Information provided ::
────────────────────
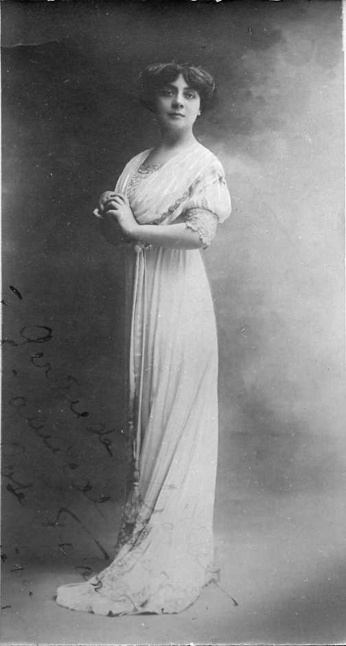 portrait
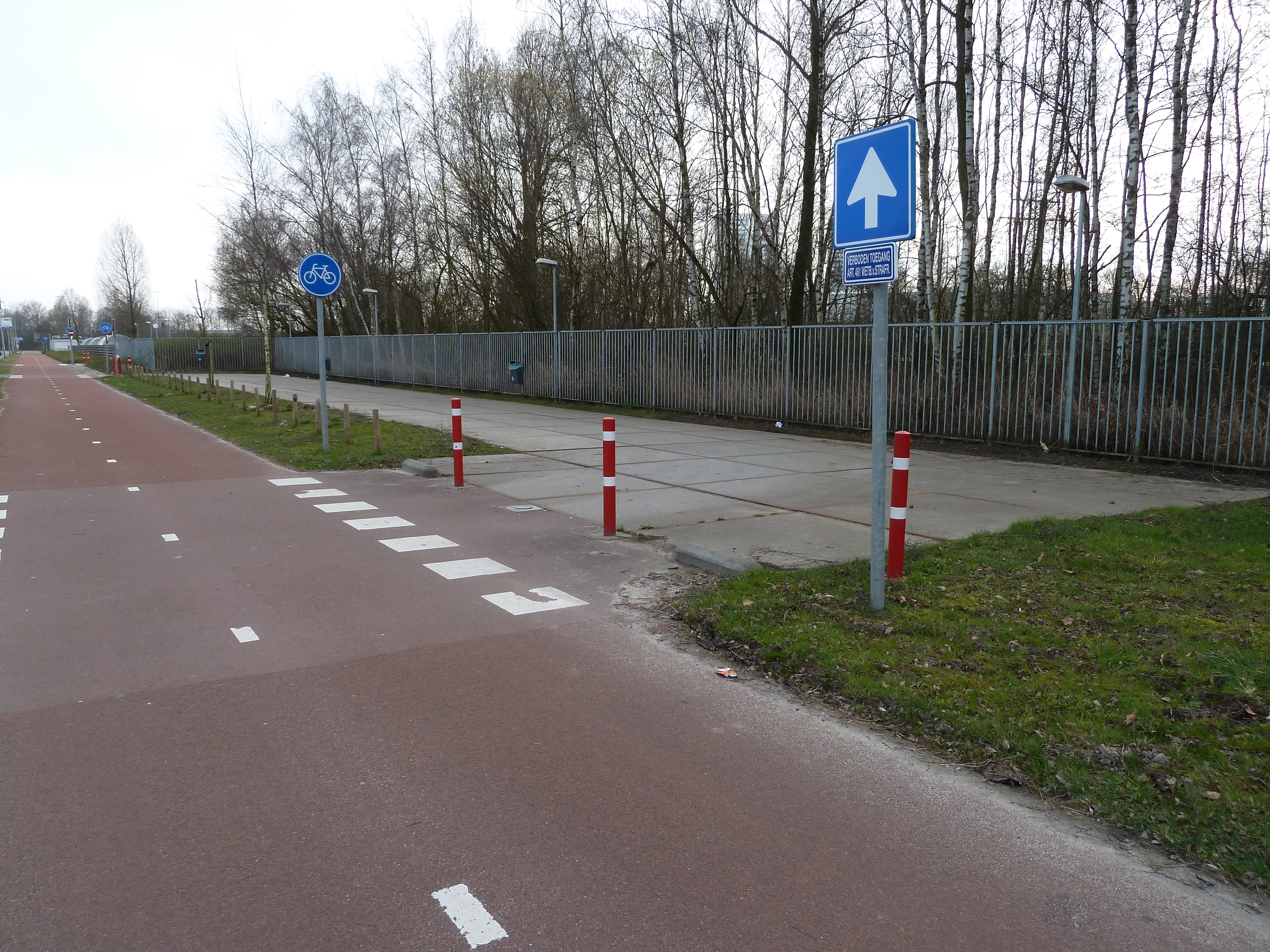 Parkeerplaats voor de omhangers van de tippelzone Groningen
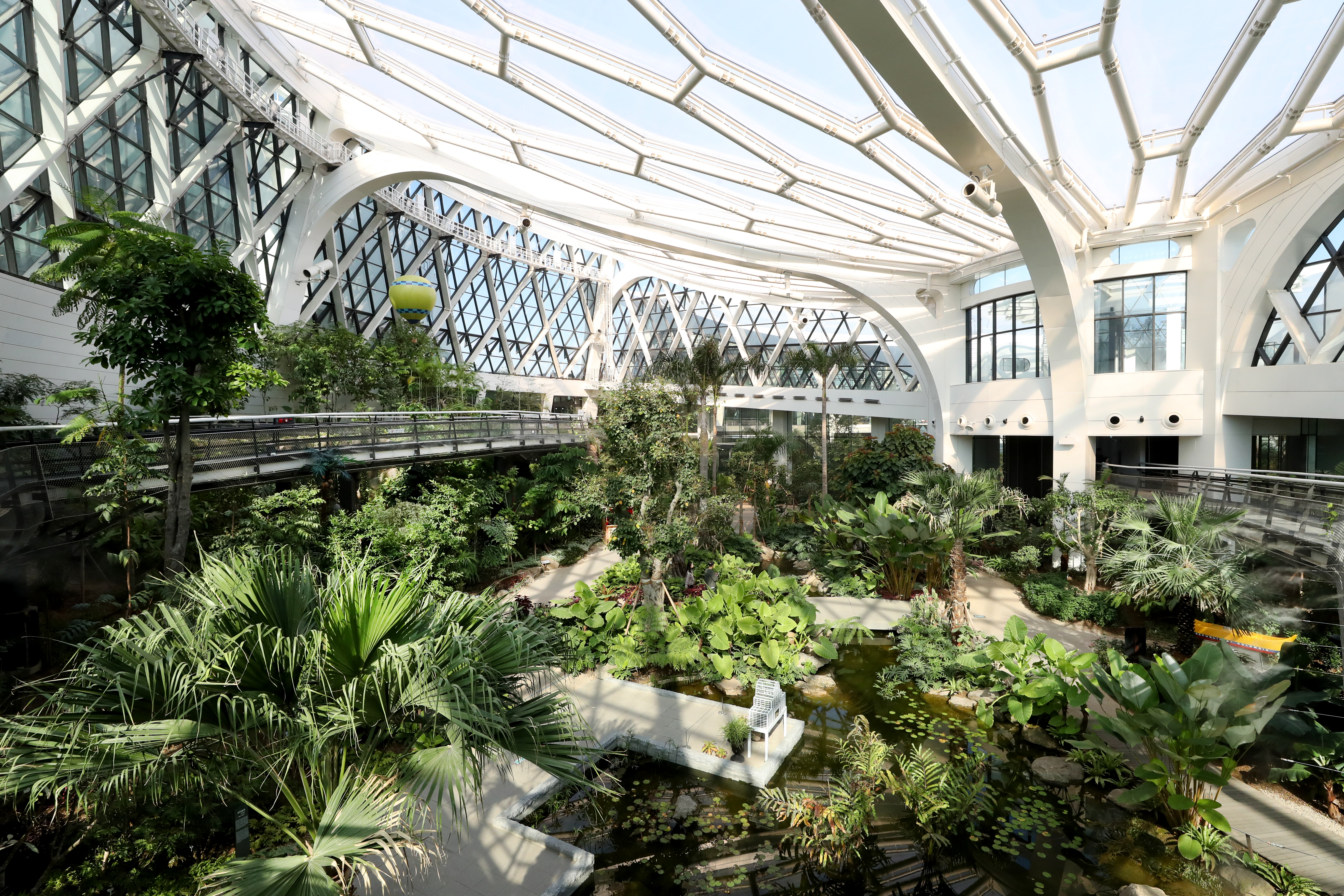 Seoul botanic park May 23, 2019 Seoul botanic park, Gangseo-gu, Seoul Ministry of Culture, Sports and Tourism Korean Culture and Information Service ( Official Photographer : Kim Sunjoo This official Republic of Korea photograph is being made available only for publication by news organizations and/or for personal printing by the subject(s) of the photograph. The photograph may not be manipulated in any way. Also, it may not be used in any type of commercial, advertisement, product or promotion that in any way suggests approval or endorsement from the government of the Republic of Korea. 서울식물원 2019-05-23 강서구 서울식물원 문화체육관광부 해외문화홍보원 코리아넷 김순주
────────────────────
Work task ::
In the reply, each line of the data must appear exactly as written, and no picture may appear.

Task result ::
 portrait
 Parkeerplaats voor de omhangers van de tippelzone Groningen
 Seoul botanic park May 23, 2019 Seoul botanic park, Gangseo-gu, Seoul Ministry of Culture, Sports and Tourism Korean Culture and Information Service ( Official Photographer : Kim Sunjoo This official Republic of Korea photograph is being made available only for publication by news organizations and/or for personal printing by the subject(s) of the photograph. The photograph may not be manipulated in any way. Also, it may not be used in any type of commercial, advertisement, product or promotion that in any way suggests approval or endorsement from the government of the Republic of Korea. 서울식물원 2019-05-23 강서구 서울식물원 문화체육관광부 해외문화홍보원 코리아넷 김순주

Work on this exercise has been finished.